Leave out the images and set down the records below exactly.
** Opening Supplied entries block **
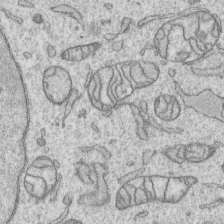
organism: Human
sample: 1205lu cells
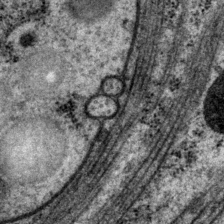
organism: P. pacificus
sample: Pharynx
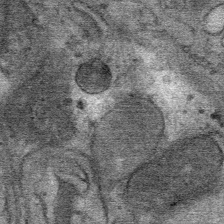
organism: Mouse
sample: Mouse Salivary gland
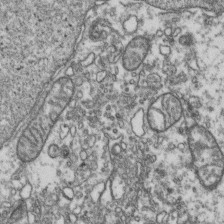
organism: Human
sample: Activated Jurkat CD4+ T cells
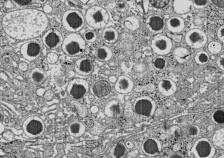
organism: C57BL Mouse
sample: Pancreatic islet
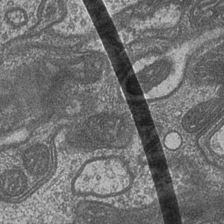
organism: Drosophila
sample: Optic medulla
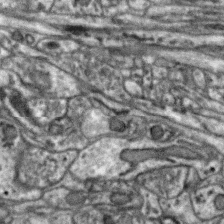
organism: Zebra finch
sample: Brain
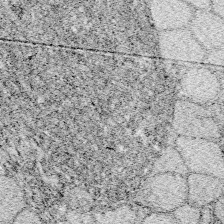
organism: Zebrafish
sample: Whole-Brain
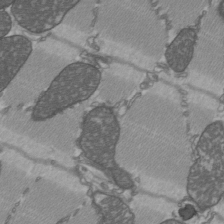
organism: C57BL Mouse
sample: Heart
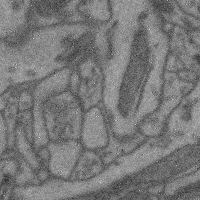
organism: Mouse
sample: Cerebral cortex
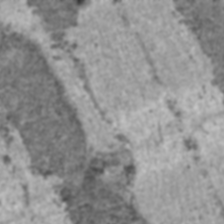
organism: C57BL Mouse
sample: Heart
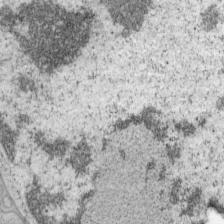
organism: Mouse
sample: OT-I killer T cells with ID8 ovarian cancer cells
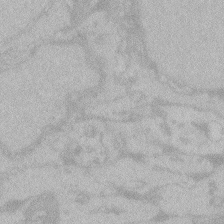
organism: Zebrafish
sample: Macrophage infected with Toxoplasma gondii
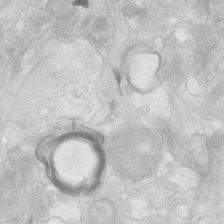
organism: Human
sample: Neocortex
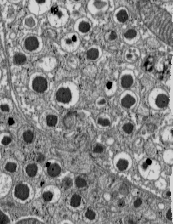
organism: C57BL Mouse
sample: Pancreatic islet
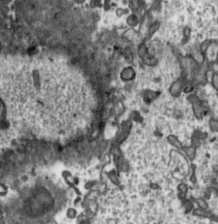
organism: Toxoplasma gondii
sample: Parasites in a vacuole inside a host cell
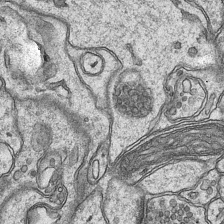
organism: Mouse
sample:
** Closing Supplied entries block **
# Solved exercise
organism: Human
sample: 1205lu cells
organism: P. pacificus
sample: Pharynx
organism: Mouse
sample: Mouse Salivary gland
organism: Human
sample: Activated Jurkat CD4+ T cells
organism: C57BL Mouse
sample: Pancreatic islet
organism: Drosophila
sample: Optic medulla
organism: Zebra finch
sample: Brain
organism: Zebrafish
sample: Whole-Brain
organism: C57BL Mouse
sample: Heart
organism: Mouse
sample: Cerebral cortex
organism: C57BL Mouse
sample: Heart
organism: Mouse
sample: OT-I killer T cells with ID8 ovarian cancer cells
organism: Zebrafish
sample: Macrophage infected with Toxoplasma gondii
organism: Human
sample: Neocortex
organism: C57BL Mouse
sample: Pancreatic islet
organism: Toxoplasma gondii
sample: Parasites in a vacuole inside a host cell
organism: Mouse
sample:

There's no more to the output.